He holds me the same way he’s always held me, but it feels closer now, and I’m about to ask him what exactly he was trying to figure out earlier, what it is he seems so much more sure of now. But he speaks first.

“You love me,” he whispers, his lips brushing across my shoulder, and I am frozen in his arms.

There’s a cold drop in my stomach like a shock of ice water, like I’ve been found out, like my hiding place has burnt to the ground and there’s nothing left to keep me safe. But I am safe, here in Peeta’s arms, next to the boy who brings bread and springtime and the softest orange sunset skies I’ve ever seen. He is safe, he is safety, he is all the warmth in the world.

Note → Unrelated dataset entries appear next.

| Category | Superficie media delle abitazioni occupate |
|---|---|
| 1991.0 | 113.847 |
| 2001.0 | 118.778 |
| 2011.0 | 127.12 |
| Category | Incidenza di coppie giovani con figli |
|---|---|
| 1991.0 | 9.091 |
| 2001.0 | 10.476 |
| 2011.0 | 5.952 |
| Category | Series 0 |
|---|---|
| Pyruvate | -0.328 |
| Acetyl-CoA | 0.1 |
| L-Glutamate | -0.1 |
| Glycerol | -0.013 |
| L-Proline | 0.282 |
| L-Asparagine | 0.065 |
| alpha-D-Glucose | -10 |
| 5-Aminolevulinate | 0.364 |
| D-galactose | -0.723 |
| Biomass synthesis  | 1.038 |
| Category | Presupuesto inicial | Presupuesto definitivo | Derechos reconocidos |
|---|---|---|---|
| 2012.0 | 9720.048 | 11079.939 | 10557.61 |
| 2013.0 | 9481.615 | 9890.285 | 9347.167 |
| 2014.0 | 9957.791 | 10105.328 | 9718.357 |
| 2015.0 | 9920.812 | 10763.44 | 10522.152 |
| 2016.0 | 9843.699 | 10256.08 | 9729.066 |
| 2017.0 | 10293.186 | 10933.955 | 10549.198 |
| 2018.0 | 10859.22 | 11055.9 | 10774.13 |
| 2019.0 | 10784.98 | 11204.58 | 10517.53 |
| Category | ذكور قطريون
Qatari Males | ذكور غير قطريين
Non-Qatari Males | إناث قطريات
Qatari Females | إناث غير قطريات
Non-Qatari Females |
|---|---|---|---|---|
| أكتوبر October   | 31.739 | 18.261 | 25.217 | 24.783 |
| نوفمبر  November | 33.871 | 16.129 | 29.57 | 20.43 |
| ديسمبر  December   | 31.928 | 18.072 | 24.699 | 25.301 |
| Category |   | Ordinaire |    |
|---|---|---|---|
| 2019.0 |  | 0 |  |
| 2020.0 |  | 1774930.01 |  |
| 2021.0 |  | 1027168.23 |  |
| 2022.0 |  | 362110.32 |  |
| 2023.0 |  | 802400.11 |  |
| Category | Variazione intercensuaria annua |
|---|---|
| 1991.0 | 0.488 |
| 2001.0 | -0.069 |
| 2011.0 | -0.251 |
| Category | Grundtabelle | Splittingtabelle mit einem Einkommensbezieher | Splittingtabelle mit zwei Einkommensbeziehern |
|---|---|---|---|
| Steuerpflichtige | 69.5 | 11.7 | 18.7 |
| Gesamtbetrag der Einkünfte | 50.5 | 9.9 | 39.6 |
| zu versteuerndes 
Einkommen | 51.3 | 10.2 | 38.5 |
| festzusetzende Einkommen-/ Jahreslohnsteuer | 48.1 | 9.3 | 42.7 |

I roll over to face him, and his eyes are gentle, searching, roving over my features while he waits my answer. “Real or not real?”

And of everything we’ve seen in the arenas, in our district, in the streets of the Capitol, this is the most frightening of them all to face. He and his questions are the most frightening to face. But he is noble and kind and the bravest person I’ve ever known, and it’s my turn to be brave for him.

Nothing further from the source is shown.